From the Columbia Journalism Review's CJRDaily blog:
For the second time in three years, a major network looks like it might cave in to puritan activists who aim to cleanse prime time television of four-letter words. And just like last time, the youth are apparently at risk of being corrupted not by the violence of the fare in question, but by the nasty language the people on screen use in between bouts of violence.And for that unreality, those viewers can tune into ABC's 9/11 "docudrama," which is quickly morphing into a mocudrama of the facts. More later.
The documentary in question this time, 9/11, is a fairly straightforward account of the events in Lower Manhattan that day in 2001, and contains the only known video footage of the first plane strike -- shot by two French filmmakers making a documentary about New York firefighters in Lower Manhattan that morning. As you can imagine, amid the confusion and chaos, the firefighters uttered a few choice turns of phrase, and it's this bit of history that some cultural prudes want bleeped out. What's funny -- or sad, depending how you look at it -- is that the unedited documentary was previously aired twice by CBS, profanity intact and without incident, on both the six-month and one-year anniversaries of the attacks.
[...]
The current flap looks to be a carbon copy of an equally ridiculous incident in 2004, when sixty-six ABC affiliates decided not to air Steven Spielberg's WWII movie, Saving Private Ryan, on Veterans Day due to worries that the film might be deemed indecent -- even though the FCC in 2002 had already ruled that it was not.

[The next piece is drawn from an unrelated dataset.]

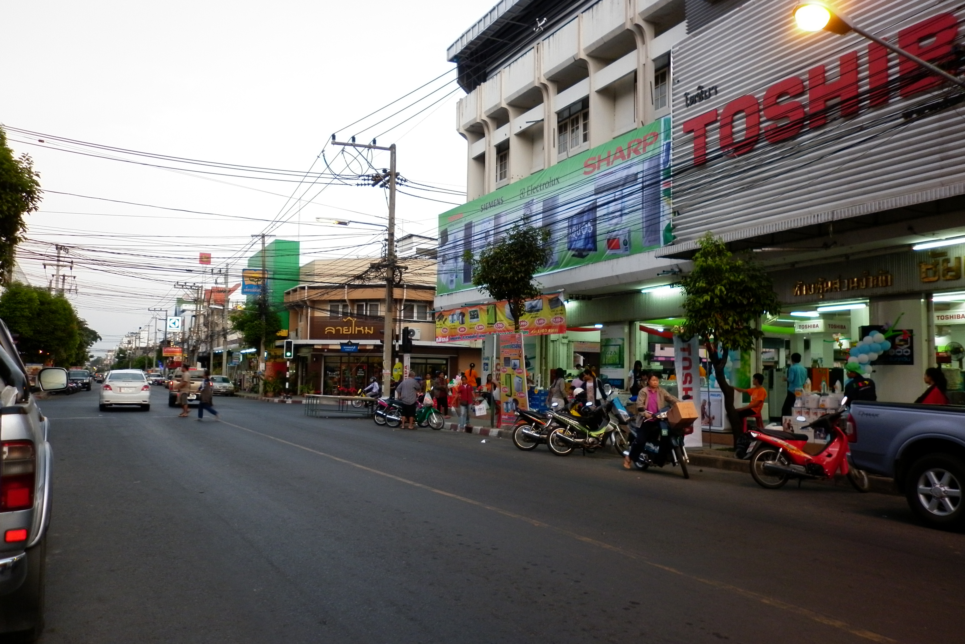 Buriram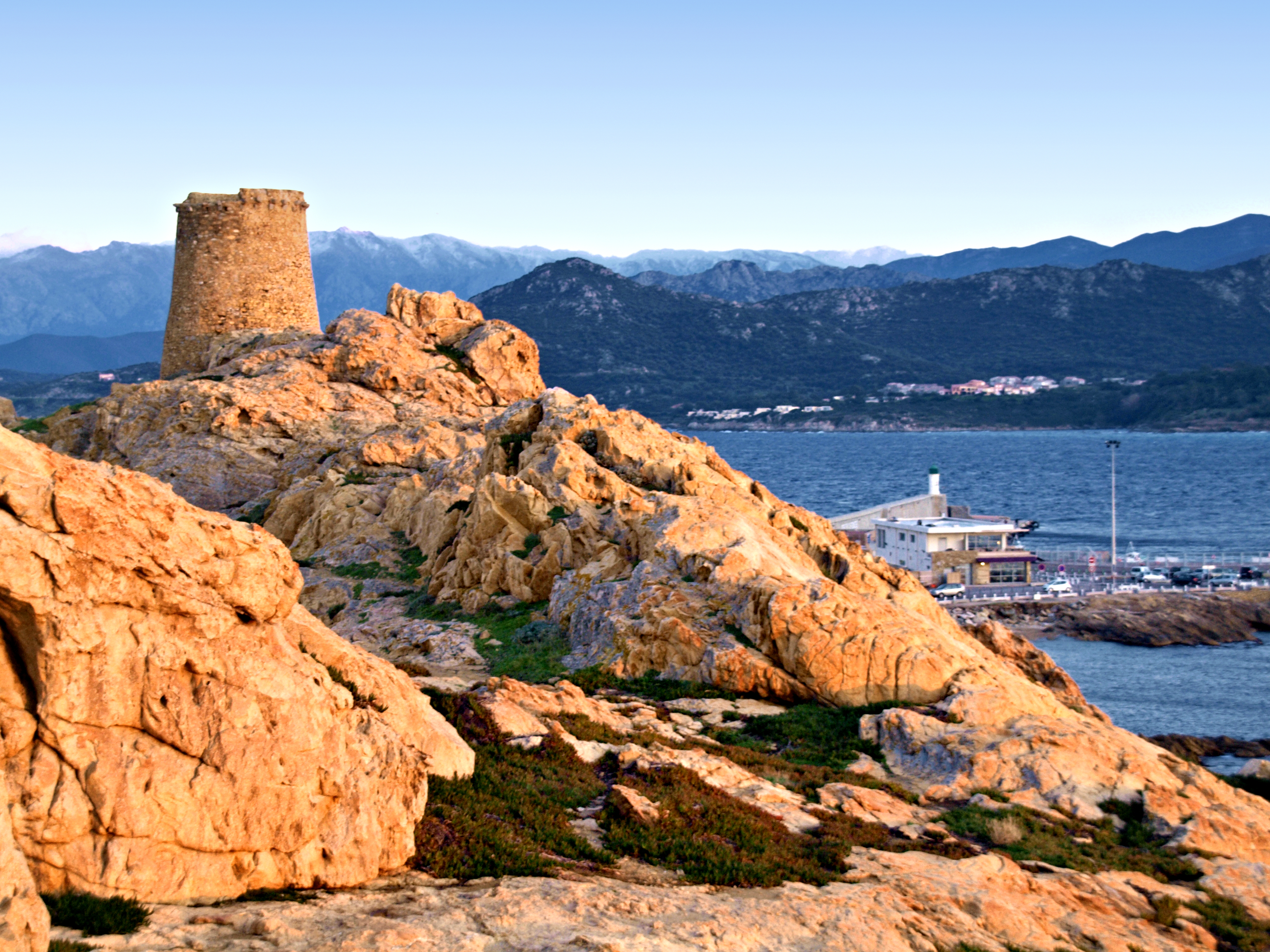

ABC, too, had previously broadcast the film uncut in 2001 and 2002.
[...]
The greatest irony is that the FCC long ago said that it would not fine ABC affiliates that showed Saving Private Ryan because its profanity is shown in the context of a war. This logic seems to have eluded the CBS affiliates who are choosing to censor the honest reactions of a group of firefighters to the murder of more than 2,000 fellow Americans, in favor of currying favor with a vast minority who don't seem to want too much reality to seep into their recollections of that day.
4 Comments:
To quote Hugh Grant from Four Weddings and a Funeral: "Fuck it! Fuck! Fuck. Fuck. Fuck. Fuckity fuck! Bugger."
Oh sure, way to kick me into total fangirl mode by randomly quoting Hugh Grant. Ah, "Four Weddings...."
A movie so charming not even bland Andie McDowell could ruin it. Hugh, baby....call me!
On a similar note, I'm watching Bravo's "Inside the Actors Studio" not too long ago for a fix on my other favorite Hugh (Laurie) and one of the regular questions is "what's your favorite swear word?" The answer was "fuck" and "all it's fucking cognates." Or rather, I assume that was the answer, being that it was bleeped out and all. To which I have to wonder: what is the freaking point? Cable channels buckling down to not airing profanity? And that being the case, maybe James Lipton should just ask another question entirely? One that doesn't make me guess at the answer? Argh.
I thought that might reel you in. I love saying the word "fuck" (and all its fucking cognates) -- I'd like to blame it on my Scottish heritage. However, I'm going to have to retrain myself in the near future as we welcome some changes to Cracks Centraal...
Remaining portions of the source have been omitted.